Nutanix Confirms Furloughs Of Nearly 1,500 Employees
‘Nutanix services will remain fully available, and the furloughs have been structured so that our customers should experience little or no changes from the normal course during this period,’ says Nutanix in a statement to CRN.
Nutanix is furloughing a total of 1,465 employees in California, representing nearly 25 percent of the company’s worldwide headcount, due to “uncertain business conditions” stemming from the coronavirus pandemic.
Nutanix confirmed to CRN that it is implementing two separate, one-week unpaid furloughs effecting at least 1,465 employees that will occur on a rolling basis effective May 4 through July 26, followed by another round from Aug. 3 through Oct. 31.
In a statement to CRN, Nutanix said it is taking “deliberate and proactive expense-reduction measures that we believe to be prudent” as the company manages through the uncertain business conditions brought on by the COVID-19 pandemic.
“These measures include two, week-long furloughs for many of our employees over the course of the next six months. Nutanix services will remain fully available, and the furloughs have been structured so that our customers should experience little or no changes from the normal course during this period,” said Nutanix to CRN. “We are taking this precautionary measure to help ensure our business remains healthy in the long term. Our philosophy as we navigate the COVID-19 pandemic is to do the ‘most good’ with the least amount of harm for all of our employees."
[Related: Nutanix Channel Chief On Driving VDI To Combat Coronavirus]
Last week, the San Jose, Calif.-based company reported to the California Employment Development Department that it was furloughing a total of 1,465 employees in California alone. A total of 1,434 furloughs will come from the company’s headquarters in San Jose, while 31 employees will be furloughed in San Francisco, San Mateo and Redding. Nutanix gave employees notice about the unpaid furloughs on April 21.
Nutanix said the furloughs will not be permanent. Nutanix did not comment on whether there are additional employees being furloughed who work outside of California.
The company reported a worldwide headcount of 6,100 during its second fiscal quarter, which ended Jan. 31, 2020, along with approximately 16,000 customers.
“Due to the COVID-19 emergency and related government order and/or instructions and/or business circumstances, Nutanix is implementing two separate, one-week unpaid furloughs,” Nutanix said in a recent letter to the California Employment Development Department (EDD). “This action is expected to be temporary, conditioned upon the status of the COVID-19 emergency, any applicable government orders and instructions, and business circumstances at that time.”
In an interview with CRN last month, Nutanix’s channel chief Christian Alvarez said the majority of Nutanix’s global workforce is working from home.
“We are here. We are operating. We’re supporting our customers. We’re fielding support calls. We’re helping our partners with deployments.
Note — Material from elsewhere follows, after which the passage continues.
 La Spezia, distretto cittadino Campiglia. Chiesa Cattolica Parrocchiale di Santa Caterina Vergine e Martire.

We are fulfilling deployments,” Alvarez said. “For us, aside from this horrific situation we’re all in as humans, we are full steam ahead.”
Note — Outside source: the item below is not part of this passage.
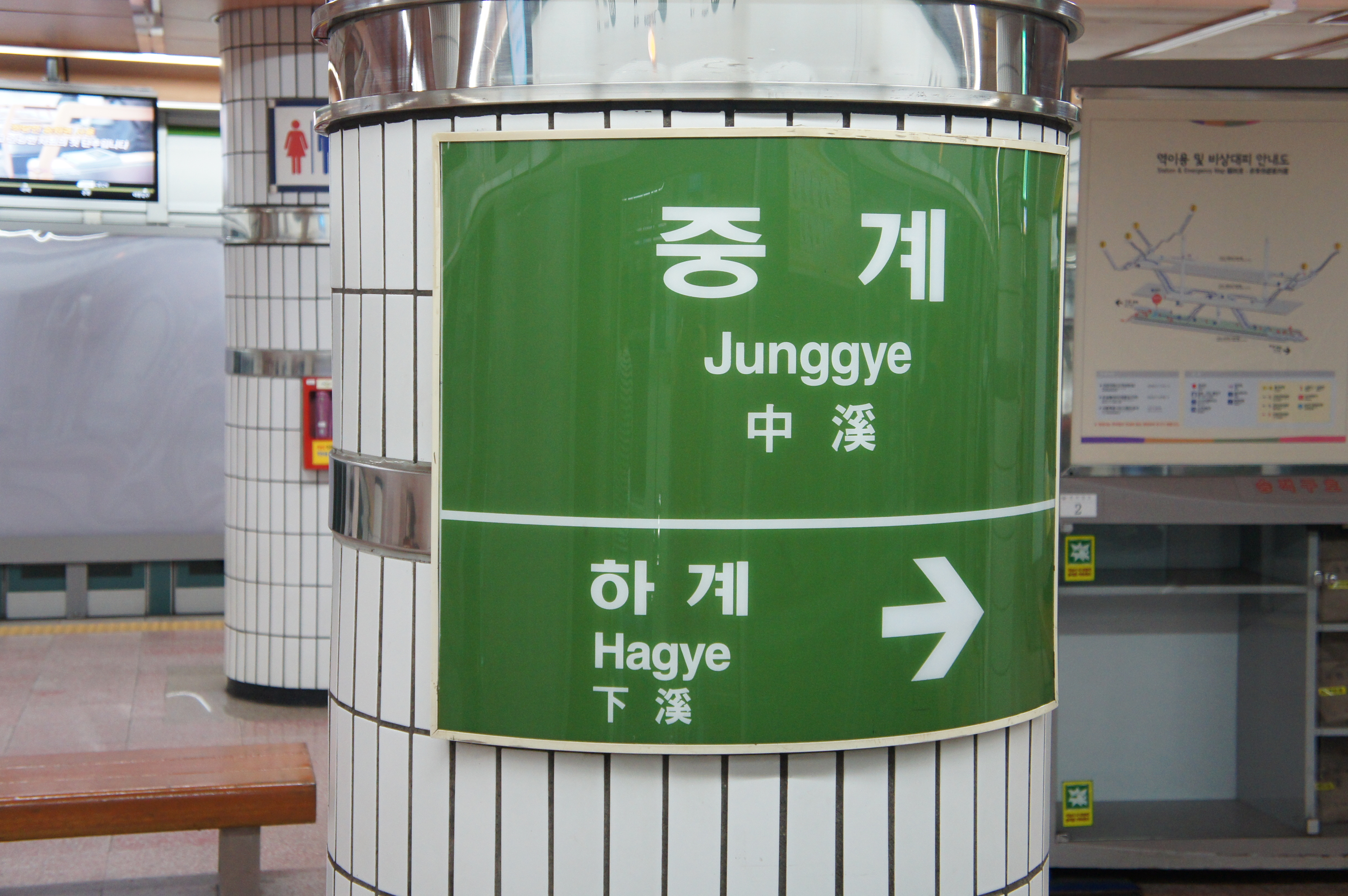 중계역 역명판

Bob Venero, CEO of Future Tech Enterprise, No. 101 on the CRN SP500, said he expects many manufacturers similar to the size of $1.3 billion Nutanix to have trouble weathering the financial impact of the pandemic.
“Some of these smaller companies like Nutanix are going to be in a very precarious situation because they don’t have the financial coffers of companies like Dell Technologies and HP Inc.,” he said. “It is going to be much harder for those smaller companies to be able to sustain current business and at the same time spend money on R&D. What we are seeing is a lot of smaller companies doing fire sales to keep sales revenue coming in.”
Venero said he expects to see more smaller companies take drastic actions like layoffs and furloughs. “I don’t think we have hit the pinnacle of the financial impact from this pandemic,” he said. “There is a financial cliff coming that a lot of companies are going to fall off of.”
In an interview last week with CNBC, Nutanix Founder and CEO Dheeraj Pandey said many of Nutanix’s sellers faced the challenge of needing to adapt to the “new reality of not having any physical meetings” with customers due to the coronavirus pandemic.
“It’s been a really good thing for us in the last one month alone to really do things digitally and virtually, but over the course of this coming six months, we’ll probably have to adapt even more so,” said Pandey.
The San Jose, Calif.-based company has launched a slew of new offerings this month to help customers and channel partners get through the economic uncertainty from COVID-19. The hybrid cloud specialist and hyperconverged infrastructure pioneer launched its new Nutanix Special Financial Assistance Program to provide channel partners with extended payment terms. The company also launched FastTrack for VDI, a new offer that enables channel partners to create a VDI environment for customers in days.
For its recent second fiscal quarter earnings, Nutanix posted total revenue of $347 million, up four percent year over year, with software and support sales reaching $338 million, up 14 percent year over year.
Nutanix stock is down 4 percent on Monday to $17.54 per share.